Restent sur le pavé, les oubliés. Allongés sous les porches, les uns à la file des autres, leurs corps affaiblis, somnolant dans la chaleur du début d’après-midi. Ils sont des centaines, peut-être plus d’un millier, le long de l’avenue qui connecte le majestueux Fort rouge à la Grande mosquée. Du jour au lendemain, ces travailleurs pauvres, dont beaucoup sont payés à la journée, ont été privés de ressources en raison du confinement total. Annoncé le 24 mars à 20h par le Premier ministre Narendra Modi, il n’aura laissé aux Indiens que 4 heures pour se retourner, avant de prendre effet à minuit.

Coups de bâtons et humiliations

"Tirez-nous une balle, comme ça au moins, c’en sera fini!" Sans un sou en poche, sans nulle part où aller, chaque jour qui passe, Naval Kishor sombre un peu plus dans le désespoir. Avant le confinement, l’homme d’une quarantaine d’années transportait des tapis au service d’un marchand du quartier, pour quelque 500 roupies quotidiennes, soit environ 6 euros. De quoi survivre au jour le jour.

Privé de son gagne-pain, il fait aujourd’hui la queue sur un terrain poussiéreux pour une poignée de lentilles cuisinées, offertes par un donateur du Vieux Delhi. "Je dors dehors et je vogue d’un endroit à l’autre pour éviter la police", raconte-t-il. Car pour faire respecter ce confinement impossible, certains policiers n’hésitent pas à recourir aux coups de bâtons et aux humiliations.

"Tirez-nous une balle, comme ça au moins, c’en sera fini !"
Naval Kishor
Un citoyen se retrouvant sans revenus depuis le début du confinement en Inde

"Nous essayons de maintenir les distances sociales", assure Mohammed Salman, un autre travailleur journalier. "Mais nous n’avons pas de savon, pas même un endroit où faire nos besoins", fait-il remarquer. Pour utiliser les toilettes publiques et pouvoir prendre une douche, il faut débourser entre 5 et 20 roupies, à peine quelques centimes d’euros.

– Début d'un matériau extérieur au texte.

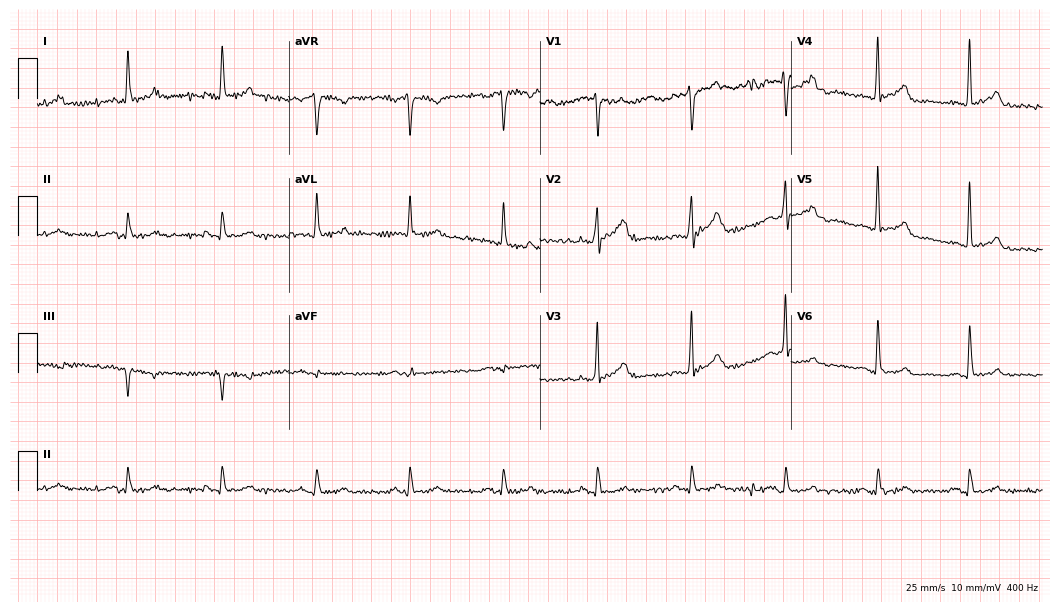
12-lead ECG from a man, 77 years old. Recorded interpretation: within normal limits.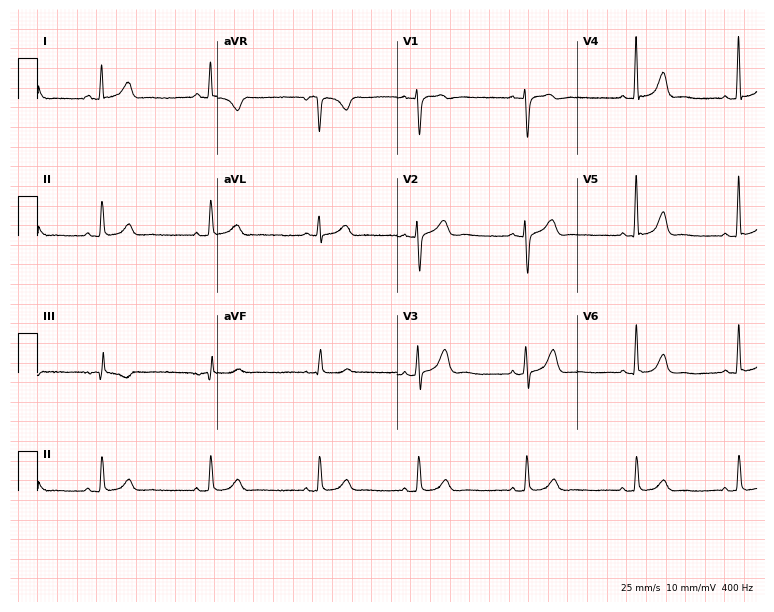
ECG — a 36-year-old female. Screened for six findings — first-degree AV block, right bundle branch block, left bundle branch block, sinus bradycardia, atrial fibrillation, sinus tachycardia — none is recorded. Only these six findings were labelled.

Mais beaucoup ne possèdent aujourd’hui plus de telles fortunes. Tous, en revanche, savent que l’hygiène est cruciale et redoutent impuissants l’arrivée du coronavirus parmi eux. La maladie a déjà infecté plus de 3.000 personnes en Inde et a coûté la vie à une centaine d’entre elles. 

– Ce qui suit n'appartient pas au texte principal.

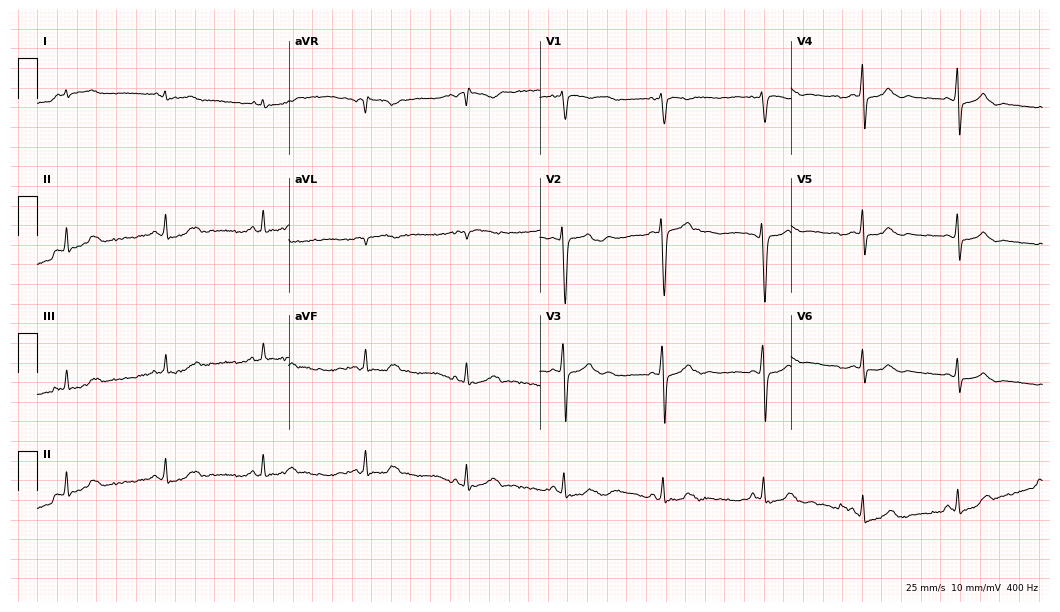
Standard 12-lead ECG recorded from a female, 32 years old (10.2-second recording at 400 Hz). None of these six findings is recorded: first-degree AV block, right bundle branch block, left bundle branch block, sinus bradycardia, atrial fibrillation, sinus tachycardia.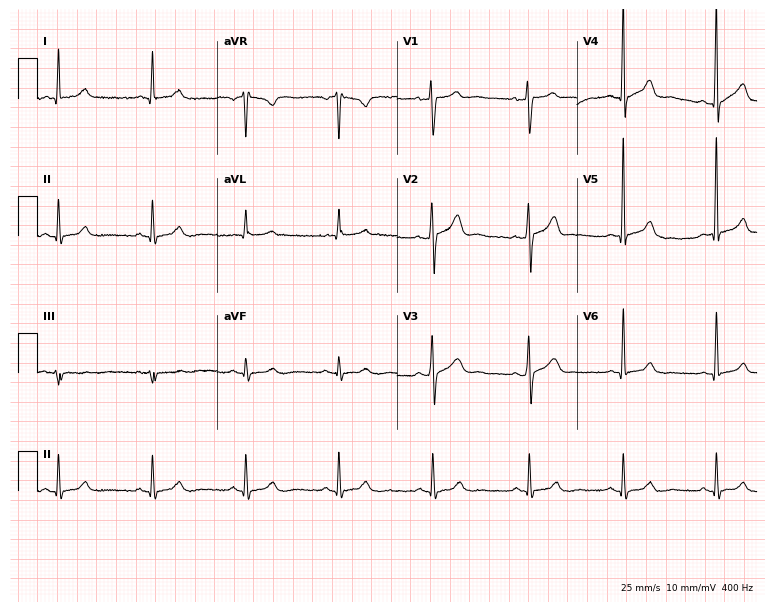
ECG (7.3-second recording at 400 Hz) — a 44-year-old male. Labelled as a normal ECG.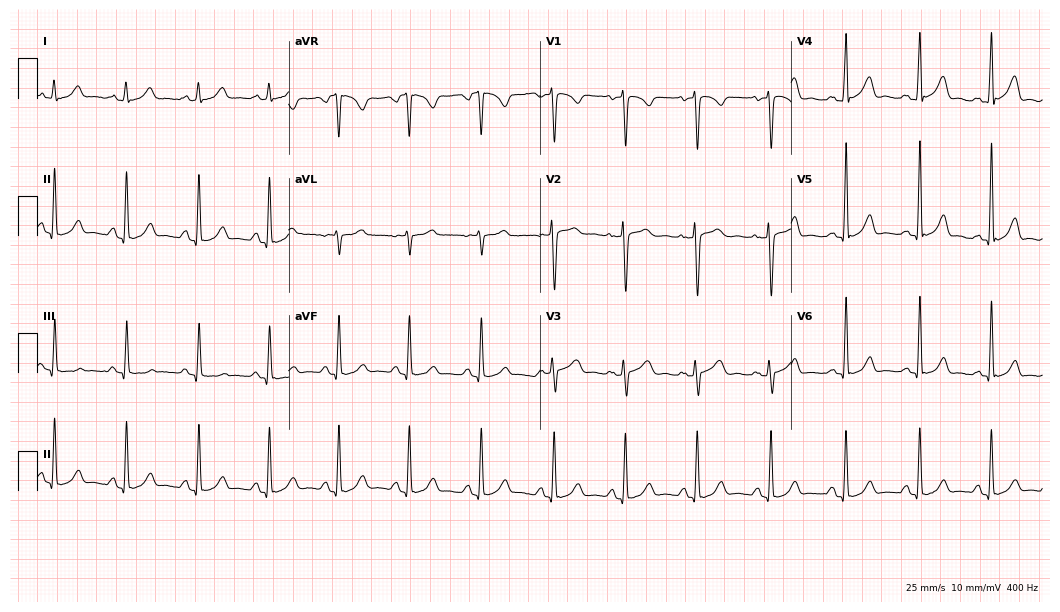
12-lead ECG from a female, 34 years old. Labelled as a normal ECG.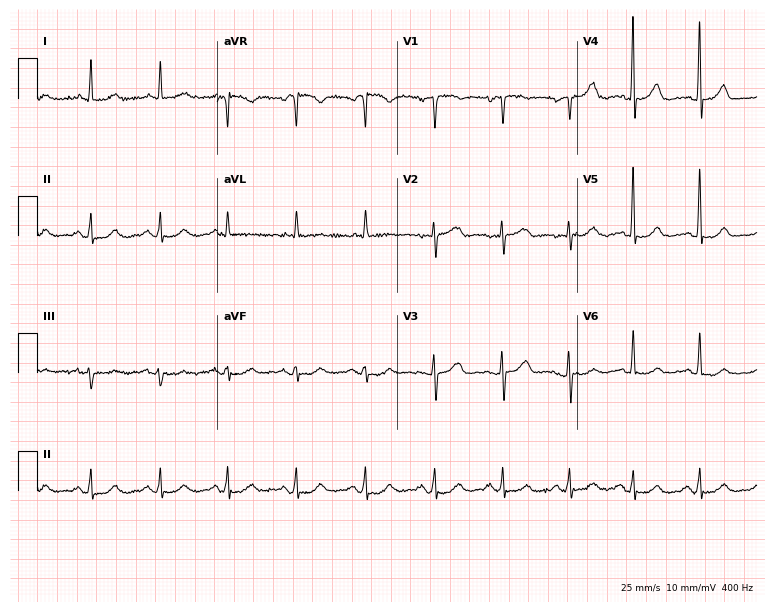
Electrocardiogram (7.3-second recording at 400 Hz), a female patient, 47 years old. Of the six screened findings (first-degree AV block, right bundle branch block, left bundle branch block, sinus bradycardia, atrial fibrillation, sinus tachycardia), none is recorded.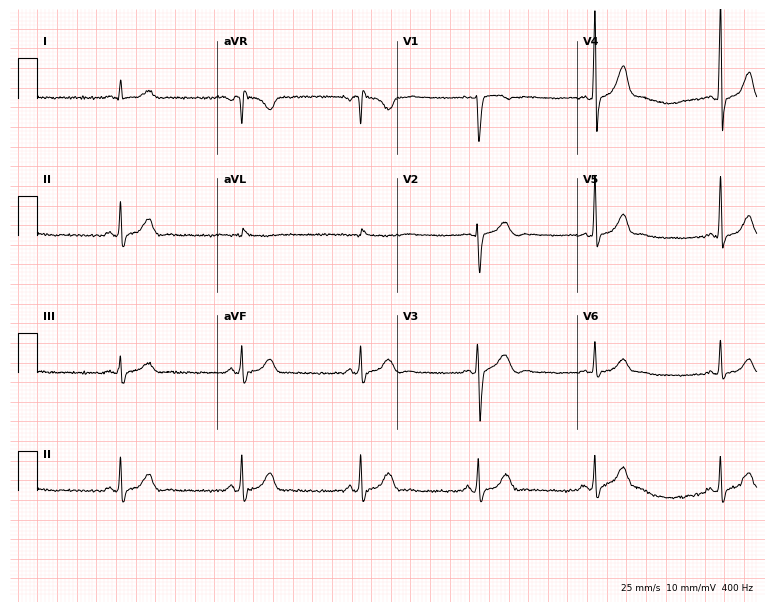
12-lead ECG (7.3-second recording at 400 Hz) from a man, 28 years old. Screened for six findings — first-degree AV block, right bundle branch block, left bundle branch block, sinus bradycardia, atrial fibrillation, sinus tachycardia — none is recorded.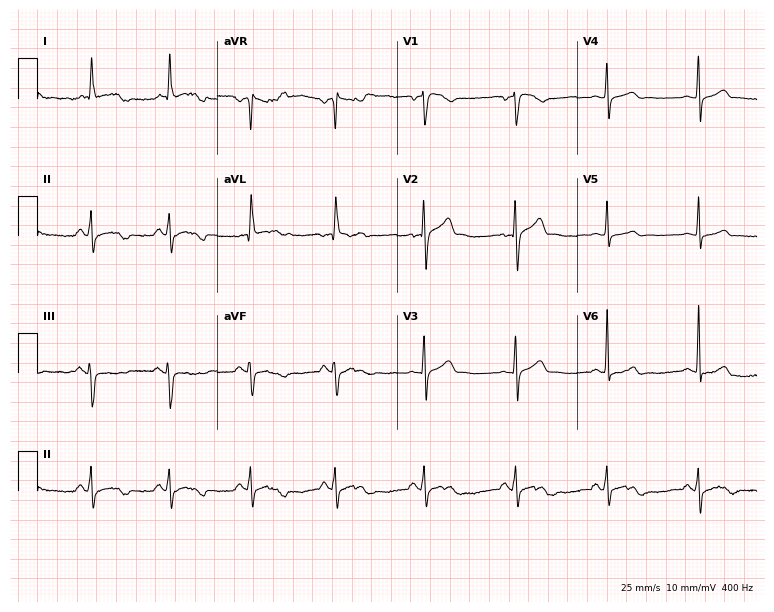
Resting 12-lead electrocardiogram (7.3-second recording at 400 Hz). Patient: a male, 38 years old. None of these six findings is recorded: first-degree AV block, right bundle branch block (RBBB), left bundle branch block (LBBB), sinus bradycardia, atrial fibrillation (AF), sinus tachycardia. Findings outside these six are not listed.

100 millions de travailleurs migrants

"Je voudrais être auprès de mes parents", lâche Naval Kishor, originaire de Kanpur dans l’Uttar Pradesh et esseulé dans la mégalopole fantôme. Comme lui, 100 millions de travailleurs sont en Inde des migrants intérieurs, partis gagner leur vie loin de chez eux. Beaucoup se sont retrouvés sans travail et piégés à New Delhi par la mise à l’arrêt brutale du réseau ferroviaire et des bus inter-États. Par peur de mourir de faim dans la capitale, certains ont marché des centaines de kilomètres le long des routes.

Alors que les plus démunis auraient eu besoin d’une aide dès le premier jour de confinement, le gouvernement indien a attendu quelque 36 heures, rien que pour dévoiler un plan de secours de 20,6 milliards d’euros pour les pauvres.

Au moins une vingtaine d’entre eux ont perdu la vie dans cet exode tragique qui aurait pu être évité. Alors que les plus démunis auraient eu besoin d’une aide dès le premier jour de confinement, le gouvernement indien a attendu quelque 36 heures, rien que pour dévoiler un plan de secours de 20,6 milliards d’euros pour les pauvres. Une négligence monumentale dans un pays de 1,3 milliard d’habitants où vivent des centaines de millions de pauvres. Depuis, les distributions de nourriture et l’accueil des démunis se sont peu à peu mis en place sur ordre des États, mais la société civile, la première a avoir réagi, continue de combler les failles des autorités. 

À quelques mètres à peine de la soupe populaire qui aura offert un peu de réconfort à Naval Kishor et à Mohammed Salman, un groupe de huit jeunes d’une vingtaine d’années sillonnent le quartier à scooter. "T’as mangé?", lance Lucky, un grand gaillard une gamelle à la main. "Non? Ben, alors viens", crie-t-il à un homme au loin.

À eux seuls et grâce à l’aide précieuse de leurs mères, ils nourrissent chaque jour 300 personnes. À la nuit tombée, Chandni Chowk verra défiler près de 1000 personnes devant les marmites de la Gurudwara Sis Ganj Sahib Ji, lieu de culte sikh. "Il est de notre devoir de nourrir les pauvres, quelle que soit leur religion ou leur caste et nous le faisons matin, midi et soir", explique Amrit Pal Singh, un croyant. Signe que les pauvres n’ont pas été oubliés de tous les Indiens.